You can easily verify that this representation is correct by multiplying e.g. the 16-dimensional input vector $\mathbf{I}'$ with the first row of $\mathbf{W}'$ to obtain the top-left entry of the feature map.

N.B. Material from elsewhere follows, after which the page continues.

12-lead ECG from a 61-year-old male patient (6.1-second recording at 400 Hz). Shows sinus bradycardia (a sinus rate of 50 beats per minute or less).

$$w_{0, 0} i_{0, 0} + w_{0, 1} i_{0, 1} + w_{0, 2} i_{0, 2} + 0 i_{0, 3} + w_{1, 0} i_{1, 0} + w_{1, 1} i_{1, 1} + w_{1, 2}i_{1, 2} + 0 i_{1, 3} + w_{2, 0} i_{2, 0} + w_{2, 1}i_{2, 1} + w_{2, 2} i_{2, 2} + 0 i_{2, 3} + 0 i_{3, 0} + 0 i_{3, 1} + 0 i_{3, 2} + 0 i_{3, 3} = \\
w_{0, 0} i_{0, 0} + w_{0, 1} i_{0, 1} + w_{0, 2} i_{0, 2} + w_{1, 0} i_{1, 0} + w_{1, 1} i_{1, 1} + w_{1, 2}i_{1, 2} + w_{2, 0} i_{2, 0} + w_{2, 1}i_{2, 1} + w_{2, 2} i_{2, 2} = \\
\mathbf{O}'_{0} \in \mathbb{R} ,$$ which is equivalent to an element-wise multiplication of $\mathbf{W}$ with the top-left $3 \times 3$ sub-matrix of the input followed by a summation over all elements (i.e. convolution), that is

$$
\sum \left(
\begin{bmatrix}
w_{0, 0} & w_{0, 1} & w_{0, 2} \\
w_{1, 0} & w_{1, 1} & w_{1, 2} \\
w_{2, 0} & w_{2, 1} & w_{2, 2}
\end{bmatrix}
\odot
\begin{bmatrix}
i_{0, 0} & i_{0, 1} & i_{0, 2} \\
i_{1, 0} & i_{1, 1} & i_{1, 2} \\
i_{2, 0} & i_{2, 1} & i_{2, 2}
\end{bmatrix}
\right) = \mathbf{O}_{0, 0} = \mathbf{O}'_{0} \in \mathbb{R},
$$
where $\odot$ is the element-wise multiplication and $\sum$ is the summation over all elements of the resulting matrix.

The advantage of this representation (and computation) is that back-propagation can be computed more easily by just transposing $\mathbf{W}'$, i.e. with $\mathbf{W}'^T$.